Copilot commented on code in PR #54:
URL: 
https://github.com/apache/sedona-spatialbench/pull/54#discussion_r2445839378


##########
spatialbench-cli/src/zone_df.rs:
##########
@@ -200,29 +192,39 @@ pub async fn generate_zone_parquet(args: ZoneDfArgs) -> 
Result<()> {
     let rt: Arc<RuntimeEnv> = Arc::new(RuntimeEnvBuilder::new().build()?);
     debug!("Built DataFusion runtime environment");
 
-    // Register S3 store for Overture bucket
-    let bucket = OVERTURE_S3_BUCKET;
-    info!("Registering S3 store for bucket: {}", bucket);
-    let s3 = AmazonS3Builder::new()
-        .with_bucket_name(bucket)
-        .with_skip_signature(true)
-        .with_region("us-west-2")
-        .build()?;
-
-    let s3_url = Url::parse(&format!("s3://{bucket}"))?;
-    let s3_store: Arc<dyn ObjectStore> = Arc::new(s3);
-    rt.register_object_store(&s3_url, s3_store);
-    debug!("Successfully registered S3 object store");
+    // Register HTTPS object store for Hugging Face
+    let hf_store = HttpBuilder::new().with_url(HUGGINGFACE_URL).build()?;
+    let hf_url = Url::parse(HUGGINGFACE_URL)?;
+    rt.register_object_store(&hf_url, Arc::new(hf_store));
+    debug!("Registered HTTPS object store for huggingface.co");
 
     let ctx = SessionContext::new_with_config_rt(SessionConfig::from(cfg), rt);
     debug!("Created DataFusion session context");
 
-    let url = zones_parquet_url();
-    info!("Reading parquet data from: {}", url);
+    // Parquet parts from Hugging Face (programmatically generated)
+    const PARQUET_PART_COUNT: usize = 4;
+    const PARQUET_UUID: &str = "c998b093-fa14-440c-98f0-bbdb2126ed22";
+    let parquet_urls: Vec<String> = (0..PARQUET_PART_COUNT)
+        .map(|i| format!(
+            
"https://huggingface.co/datasets/apache-sedona/spatialbench/resolve/{}/omf-division-area-{}/part-{i:05}-{uuid}-c000.zstd.parquet";,

Review Comment:
   The format string contains redundant named parameters.

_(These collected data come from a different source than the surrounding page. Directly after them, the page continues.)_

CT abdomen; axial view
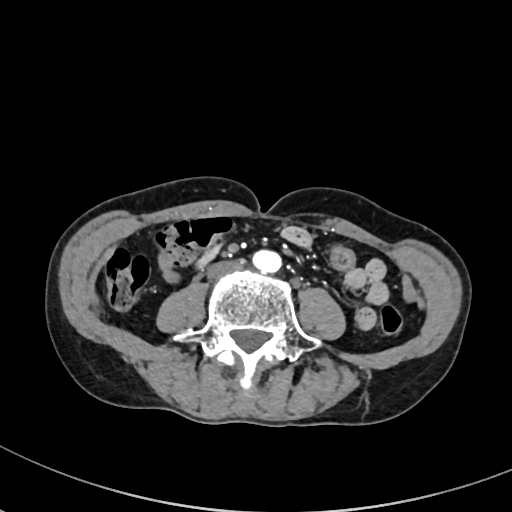
<organs><organ name="inferior vena cava" x1="207" y1="260" x2="243" y2="280"/><organ name="aorta" x1="251" y1="250" x2="281" y2="272"/></organs>
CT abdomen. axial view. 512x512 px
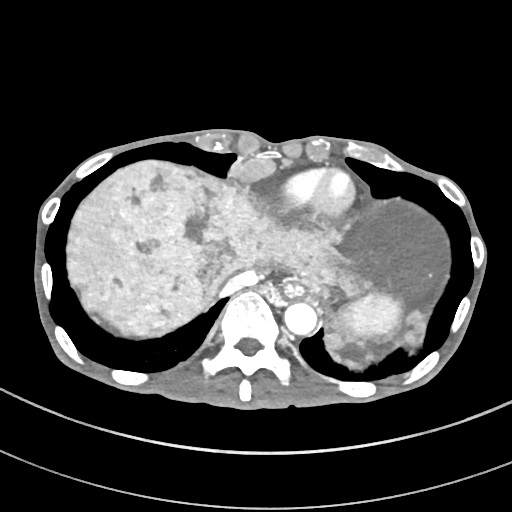
Organ boxes in pixel coordinates; each row gives the top-left (x1, y1) and bottom-right (x2, y2) corners.
| organ | x1 | y1 | x2 | y2 |
|---|---|---|---|---|
| spleen | 337 | 295 | 402 | 343 |
| liver | 65 | 160 | 451 | 370 |
| inferior vena cava | 218 | 272 | 258 | 300 |
| esophagus | 283 | 284 | 305 | 296 |
| aorta | 283 | 302 | 317 | 335 |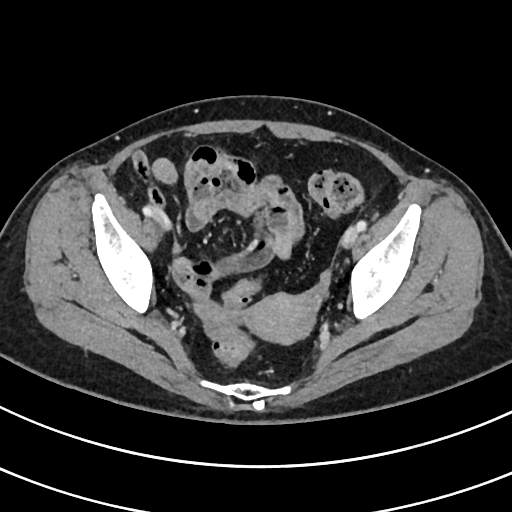

CT, abdomen/pelvis; axial view; acquired on SOMATOM Force
Boxes are (x1, y1, x2, y2) in pixels.
Organ bounding boxes:
- prostate/uterus: (246, 293, 315, 342)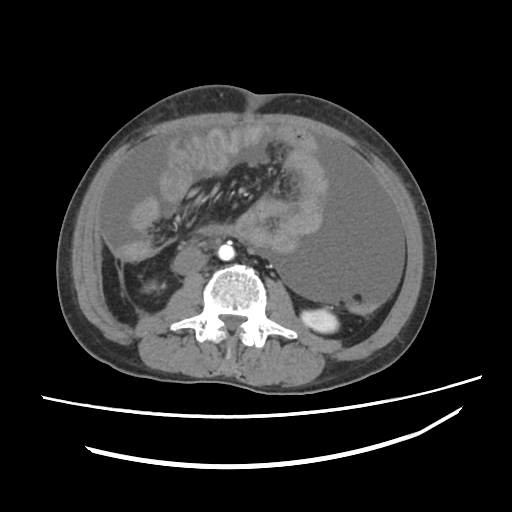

The format string 
uses `{i:05}` and `{uuid}` but then explicitly names them in the arguments with 
`i = i` and `uuid = PARQUET_UUID`. Either use positional arguments `{0:05}` and 
`{1}`, or use named parameters `{i:05}` and `{uuid}` without the explicit 
naming in the arguments.



##########
spatialbench-cli/src/zone_df.rs:
##########
@@ -11,24 +11,16 @@ use datafusion::{
 use crate::plan::DEFAULT_PARQUET_ROW_GROUP_BYTES;
 use datafusion::execution::runtime_env::RuntimeEnv;
 use log::{debug, info};
-use object_store::aws::AmazonS3Builder;
-use object_store::ObjectStore;
+use object_store::http::HttpBuilder;
 use parquet::{
     arrow::ArrowWriter, basic::Compression as ParquetCompression,
     file::properties::WriterProperties,
 };
 use url::Url;
 
 const OVERTURE_RELEASE_DATE: &str = "2025-08-20.1";
-const OVERTURE_S3_BUCKET: &str = "overturemaps-us-west-2";
-const OVERTURE_S3_PREFIX: &str = "release";
-
-fn zones_parquet_url() -> String {
-    format!(
-        "s3://{}/{}/{}/theme=divisions/type=division_area/",
-        OVERTURE_S3_BUCKET, OVERTURE_S3_PREFIX, OVERTURE_RELEASE_DATE
-    )
-}
+const HUGGINGFACE_URL: &str = "https://huggingface.co";;

Review Comment:
   The hardcoded commit hash lacks context. Add a comment explaining that this 
is the Hugging Face dataset commit hash and what happens if the commit is 
updated (e.g., does PARQUET_PART_COUNT or PARQUET_UUID need to change?).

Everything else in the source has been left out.